Tactics of treatment of
Unfortunately, muscular spinal atrophy is an autoimmune disease, the development of which can not be prevented. The situation is complicated by the fact that there is no specific treatment.
In some cases, doctors are only able to slightly ease the condition of patients with the help of physiotherapy. Improve their quality of life allows special orthopedic adaptations.
Special attention should be paid to the nutrition of such patients. Often prescribe drugs that can improve metabolism. But this is not all that can be done if spinal muscular atrophy has been confirmed.
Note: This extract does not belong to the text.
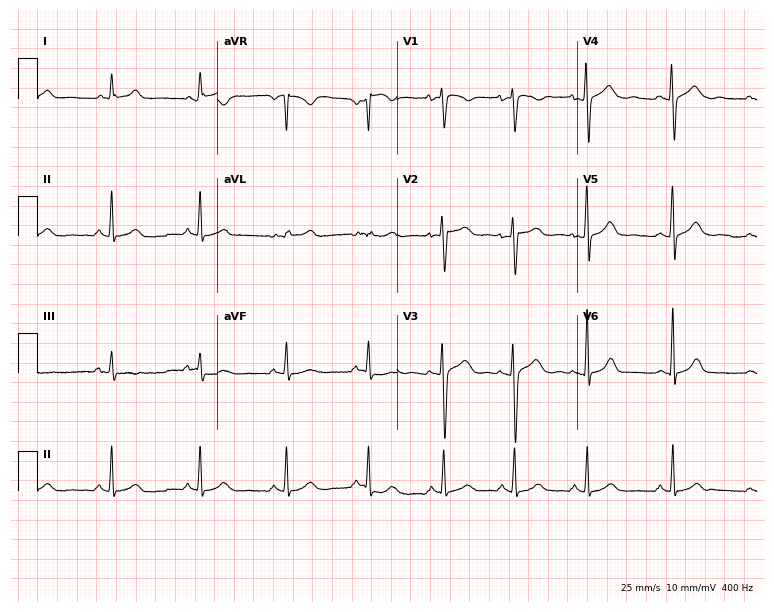
Standard 12-lead ECG recorded from a female, 28 years old. Read as a normal ECG.

Treatment consists in the appointment of gymnastics. Physical stress for such patients is important. They are necessary in order to improve the functioning of muscles and increase their mass. However, the load should be calculated by a doctor. In this case, physical education will have a beneficial effect on the whole organism. Its general strengthening effect will be obvious. Appointed may be therapeutic or hygienic morning exercises, exercises in water or simply restorative massage.